22529,22529,2020-12-31,place-welln,259,239,816
22530,22530,2020-12-31,place-wimnl,90,64,260
22531,22531,2020-12-31,place-wlsta,300,59,576
22532,22532,2020-12-31,place-wondl,378,166,935


In [53]:
# Convert date columns to Pandas DateTime Objects
speed_restr['start_date'] = pd.to_datetime(speed_restr.start_date)
speed_restr['end_date'] = pd.to_datetime(speed_restr.end_date)

gse2018['date'] = pd.to_datetime(gse2018.date)

gse2020['date'] = pd.to_datetime(gse2020.date)

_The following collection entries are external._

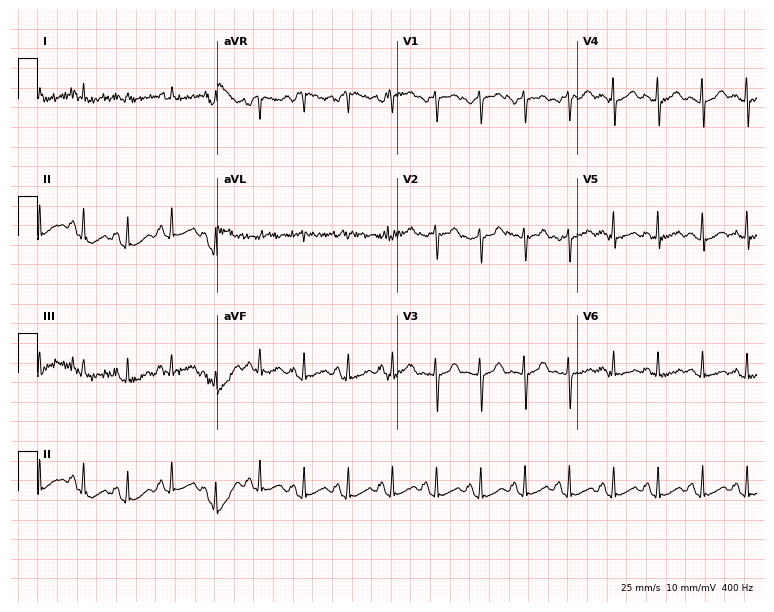
ECG (7.3-second recording at 400 Hz) — a female, 42 years old. Findings include sinus tachycardia (a sinus rate of 100 beats per minute or more).
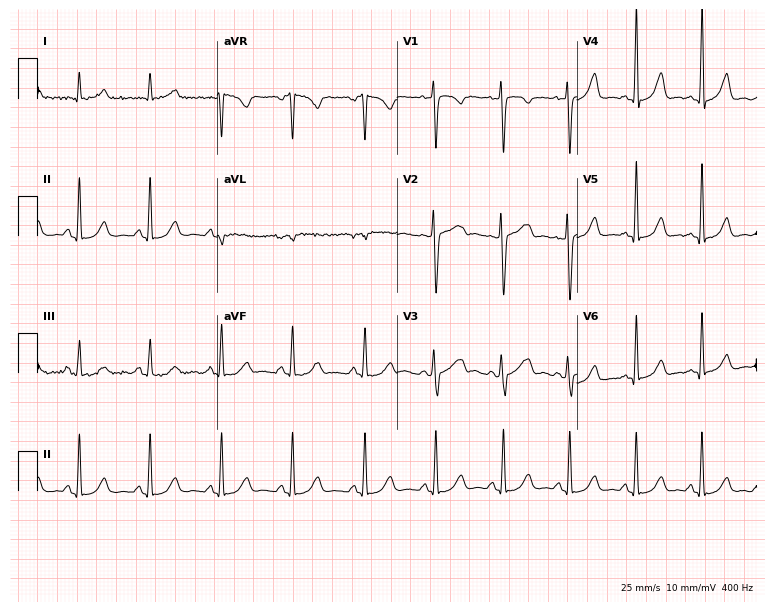
ECG — a 32-year-old female patient. Screened for six findings — first-degree AV block, right bundle branch block, left bundle branch block, sinus bradycardia, atrial fibrillation, sinus tachycardia — none is recorded. Findings outside these six are not listed.
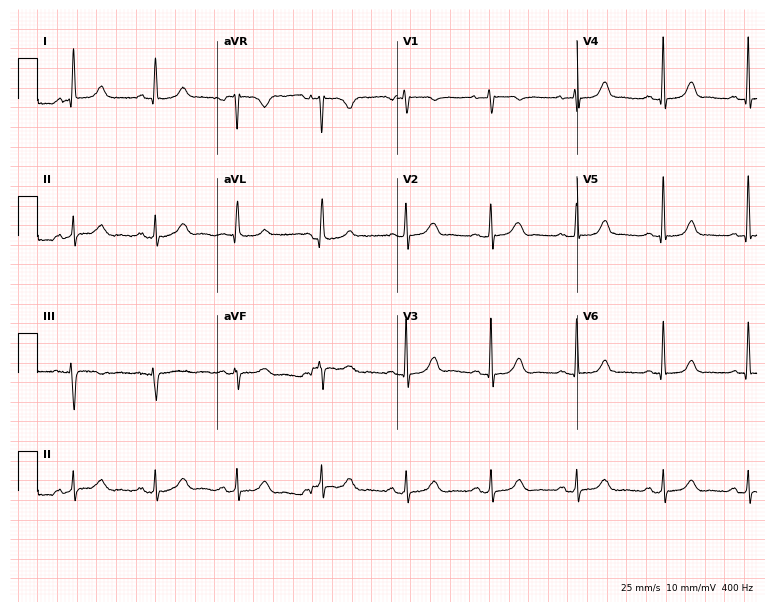
ECG — a female patient, 59 years old. Labelled as a normal ECG.
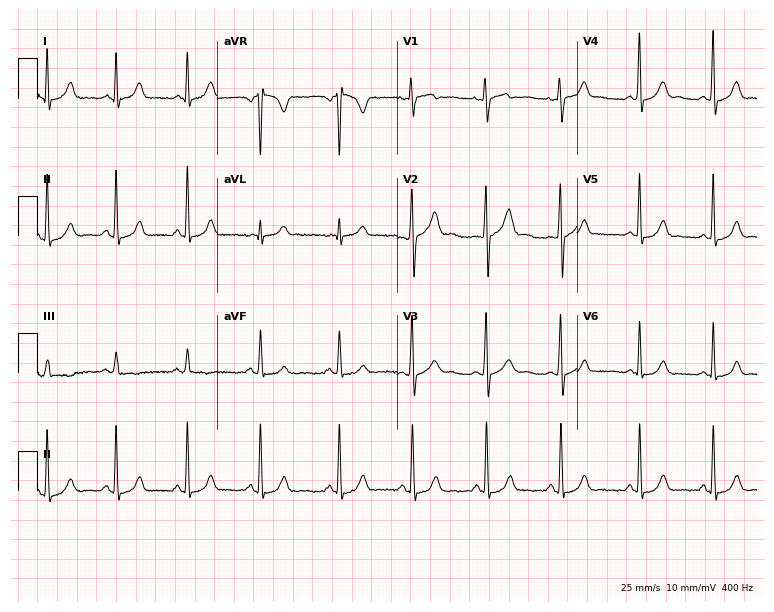
Standard 12-lead ECG recorded from a 19-year-old woman (7.3-second recording at 400 Hz). Read as a normal ECG.

gse2023['date'] = pd.to_datetime(gse2023.date)

In [37]:
# Trim 2020 GSE to create COVID GSE
gse_COVID = gse2020[(gse2020.date >= pd.to_datetime('2020-03-15')) & (gse2020.date <= pd.to_datetime('2020-07-01'))].reset_index()
gse_COVID.drop(['index', 'Unnamed: 0'], axis=1, inplace=True)
gse_COVID

Unnamed: 0,date,stop_id,am_rush,pm_rush,full_day
0,2020-03-15,place-alfcl,204,291,961
1,2020-03-15,place-andrw,325,470,1359
2,2020-03-15,place-aport,815,852,3075
3,2020-03-15,place-aqucl,82,483,1109
4,2020-03-15,place-armnl,78,380,818
...,...,...,...,...,...
6751,2020-07-01,place-welln,523,340,1330
6752,2020-07-01,place-wimnl,269,176,707
6753,2020-07-01,place-wlsta,384,130,840
6754,2020-07-01,place-wondl,905,409,2079


In [54]:
# Create Day of Week columns for each DateFrame
speed_restr['start_day_of_week'] = speed_restr.start_date.dt.weekday
speed_restr['end_day_of_week'] = speed_restr.end_date.dt.weekday

gse2018['day_of_week'] = gse2018.date.dt.weekday

gse_COVID['day_of_week'] = gse_COVID.date.dt.weekday

gse2023['day_of_week'] = gse2023.date.dt.weekday

gse_COVID

Unnamed: 0,date,stop_id,am_rush,pm_rush,full_day,day_of_week
0,2020-03-15,place-alfcl,204,291,961,6
1,2020-03-15,place-andrw,325,470,1359,6
2,2020-03-15,place-aport,815,852,3075,6
3,2020-03-15,place-aqucl,82,483,1109,6
4,2020-03-15,place-armnl,78,380,818,6
...,...,...,...,...,...,...
6751,2020-07-01,place-welln,523,340,1330,2
6752,2020-07-01,place-wimnl,269,176,707,2
6753,2020-07-01,place-wlsta,384,130,840,2
6754,2020-07-01,place-wondl,905,409,2079,2


In [49]:
gse_COVID_avg_per_wd = gse_COVID.groupby(['day_of_week', 'stop_id']).mean(numeric_only=True)
gse_COVID_avg = gse_COVID_avg_per_wd.add_suffix('_avg').reset_index()
gse_COVID_avg

Unnamed: 0,day_of_week,stop_id,am_rush_avg,pm_rush_avg,full_day_avg
0,0,place-alfcl,307.125000,248.125000,862.437500
1,0,place-andrw,358.437500,364.250000,1148.750000
2,0,place-aport,467.866667,385.533333,1427.133333
3,0,place-aqucl,61.785714,256.285714,600.142857
4,0,place-armnl,71.250000,197.562500,441.875000
...,...,...,...,...,...
443,6,place-welln,104.937500,141.875000,448.687500
444,6,place-wimnl,70.937500,56.125000,226.562500
445,6,place-wlsta,82.625000,63.125000,249.875000
446,6,place-wondl,224.285714,186.071429,748.500000


In [55]:
# Function to return average ridership per day of week between two dates for 2018 GSE (inclusive)
def avg_per_day_between(start, end, gse_df):
    timeframe = gse_df[(gse_df.date >= start) & (gse_df.date <= end)].reset_index()
    timeframe.drop(['Unnamed: 0', 'index'], axis=1, inplace=True)
    
    return timeframe.groupby(['day_of_week', 'stop_id']).mean(numeric_only=True).add_suffix('_avg').reset_index()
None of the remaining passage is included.